A chance for engagement and rapprochement

In a much-discussed address to Russian ambassadors in mid-July, Russian President Dmitry Medvedev gave his latest and most explicit hints to date about how he wants to shift Russia’s foreign policy course. Medvedev has made three particularly important points: that the principal aim of Russian foreign policy should be promoting economic modernization; that Russia consequently needs better relations (“modernization alliances”) with the United States and major European countries; and implicitly, that relations with the West—and East Asia—should take priority over relations with Russia’s post-Soviet neighbors. While these are mostly changes of emphasis rather than of strategy, by reciprocating Medvedev’s interest in limited, economically driven rapprochement, the West can give Moscow incentives to pursue deeper engagement in the future.
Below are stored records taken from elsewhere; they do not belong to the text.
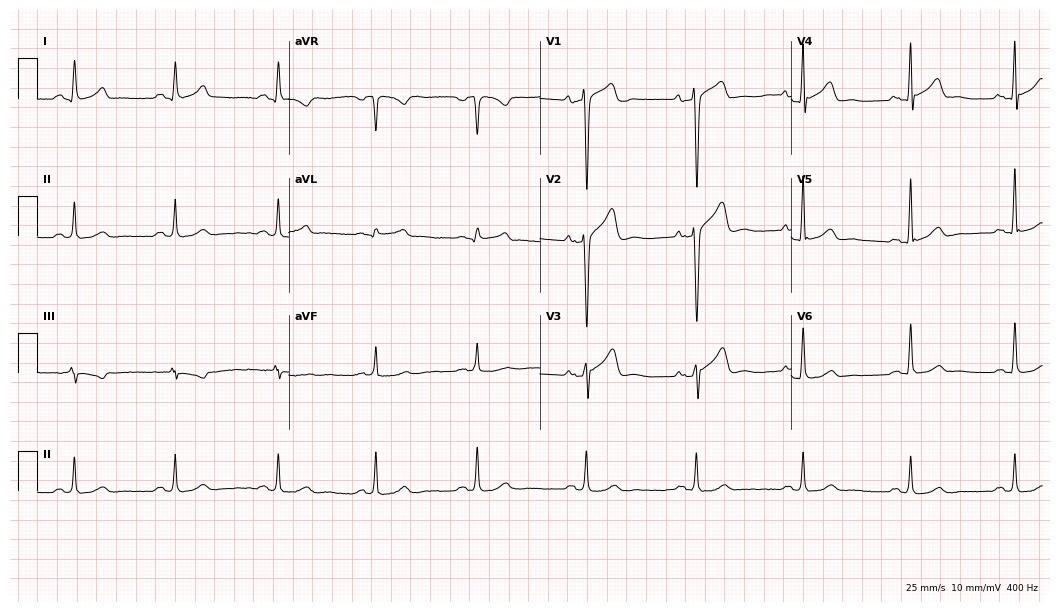
12-lead ECG from a male patient, 47 years old. Recorded interpretation: within normal limits.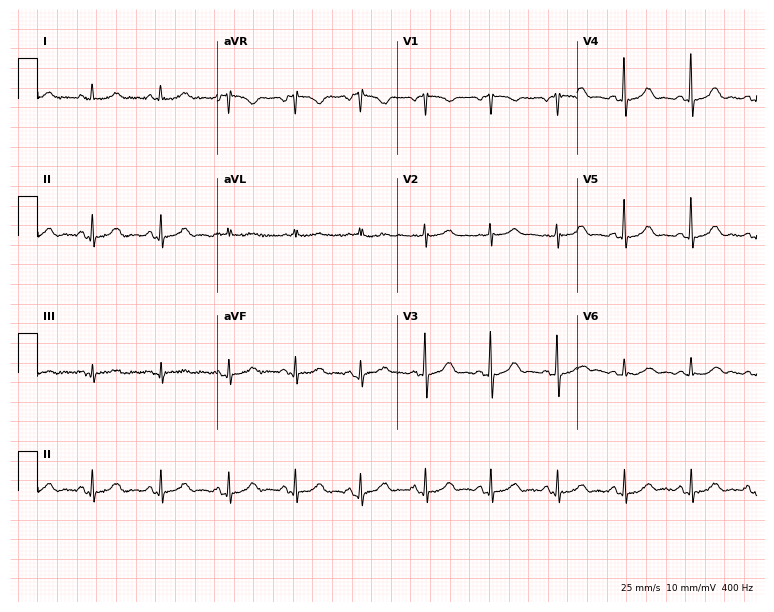
Resting 12-lead electrocardiogram. Patient: a female, 63 years old. Read as a normal ECG.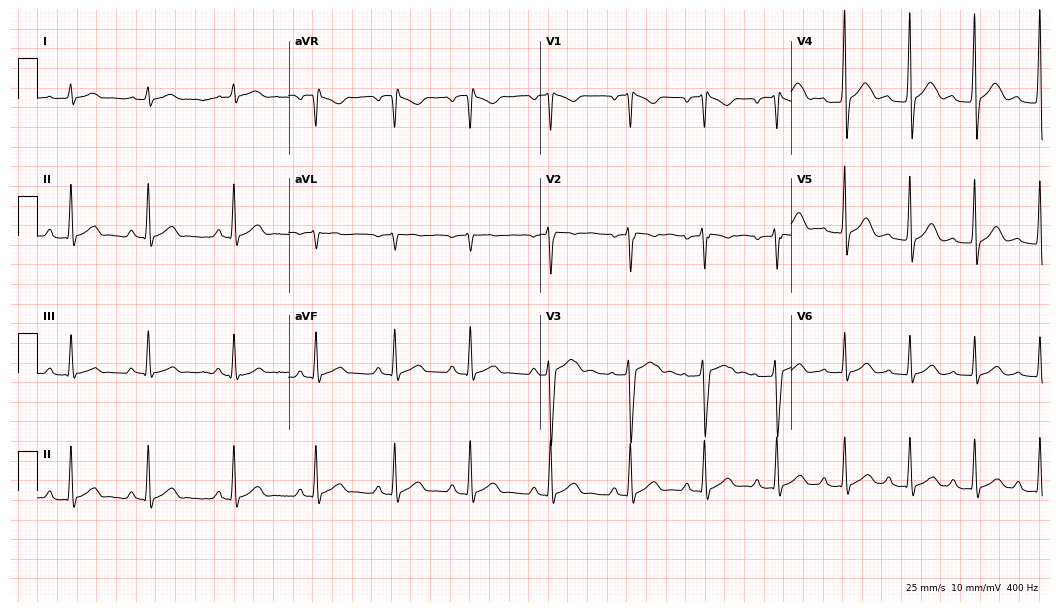
12-lead ECG (10.2-second recording at 400 Hz) from a 25-year-old male patient. Screened for six findings — first-degree AV block, right bundle branch block, left bundle branch block, sinus bradycardia, atrial fibrillation, sinus tachycardia — none is recorded.

Medvedev has made modernization—ending the Russian economy’s dependence on oil and gas sales while emphasizing innovation and high value-added technologies—the touchstone of his presidency. As with his mentor Vladimir Putin, though, Medvedev’s vision of modernization is driven largely by a desire to strengthen Russia’s international position and ensure it keeps up with other major developing countries such as China and India. While successfully modernizing the economy would provide ordinary Russians a higher standard of living, it will also reinforce Russia’s claim to great power status in a world where GDP numbers increasingly mean more than numbers of warheads.

Russia needs better relations with the West, mainly because it wants Western technology and investment to bolster its modernization campaign. Medvedev has talked of modernization alliances with the United States and Germany, France and Italy. The Russian president envisions a modernization alliance as an economic partnership whose main benefit for Russia is gaining access to foreign capital, technology and know-how. As the August 2008 war with Georgia showed, Western capital is fickle and subject to seek safer harbors, including China and India, if Russia’s political risk seems too high. Meanwhile, the global recession that began in 2008 drove down prices for Russia’s major exports—oil and gas—in the process constraining Moscow’s ability to pursue the assertive foreign policy that characterized Putin’s presidency.

Meanwhile, Medvedev can afford to prioritize relations with the West over the former Soviet Union because Russian influence in the part of its backyard abutting the West (especially Georgia and Ukraine) is more secure than it has been in some time. The Georgian war and Ukrainian election solidified Russian influence in the region and forced the West to limit its ambitions (for instance on the issue of NATO expansion) in deference to Russian wishes. Medvedev is merely turning his attention elsewhere now that Russian interests in Georgia and Ukraine are largely secured.

In this context, little about Medvedev’s new foreign policy course is especially revolutionary. Medvedev is not abandoning Russia’s traditional great power foreign policy so much as adapting it to deal with post-Georgia war, post-crisis realities. Even as Moscow’s gaze turns to reforming the economy, it is not going to abandon its great power ambitions. While modernization necessitates better relations with Western countries, Russia is not pursuing integration with Western institutions such as NATO or the European Union. And prioritizing relations with the West over its post-Soviet neighbors is less a decision to abandon its claim to “privileged interests” in the region than a recognition that Russia now has most of what it wants.

While it faces many obstacles domestically, Medvedev’s course does present an opportunity for the United States and its allies to develop a more cooperative relationship with Russia, if they keep their expectations modest. Modernization alliances could be a useful tool for promoting reconciliation: mutually beneficial (Russia is a potentially huge market for Western technology firms), pragmatic and less likely to be subject to the cycle of expectation and disappointment that has characterized so many attempts to promote Russia’s integration with the West. The West too would benefit from a Russia that sees itself as a responsible pillar of the global economy, which successful modernization as envisioned by Medvedev would require. Russia’s interest in economic partnerships or modernization alliances also creates an opportunity to deepen the economic linkages between Russia and the West, which can in turn help align the two sides’ political interests. The West should embrace Medvedev’s call for modernization alliances with open arms—and open eyes.

Jeffrey Mankoff is associate director of International Security Studies at Yale University and adjunct fellow for Russian studies at the Council on Foreign Relations.